START Extracted entries

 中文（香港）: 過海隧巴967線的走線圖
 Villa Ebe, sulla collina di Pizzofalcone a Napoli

END Extracted entries
START Extracted entries

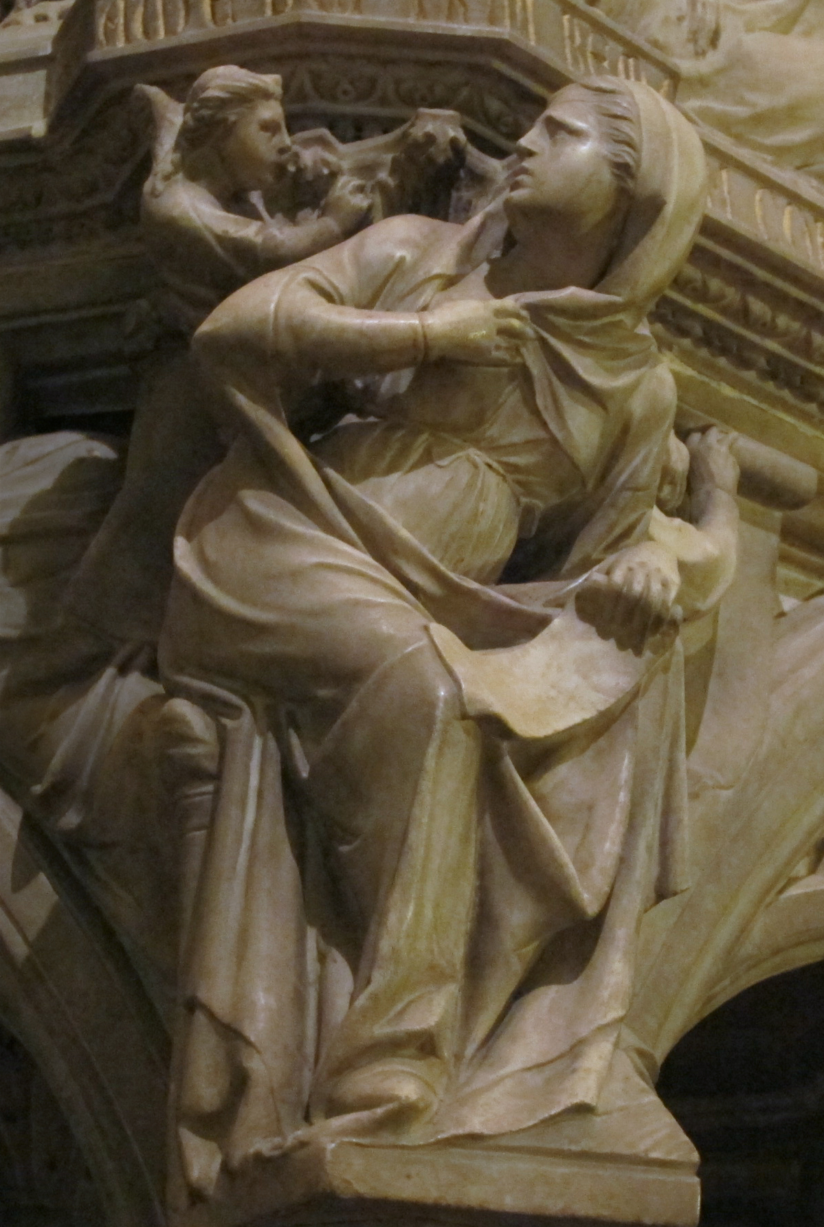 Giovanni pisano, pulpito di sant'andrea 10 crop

END Extracted entries

What is expected: From the records above, print exactly the lines that run from the line with "中文（香港）: 過海隧巴967線的走線圖" to the line with "Villa Ebe, sulla", inclusive.

Answer space:
 中文（香港）: 過海隧巴967線的走線圖
 Villa Ebe, sulla collina di Pizzofalcone a Napoli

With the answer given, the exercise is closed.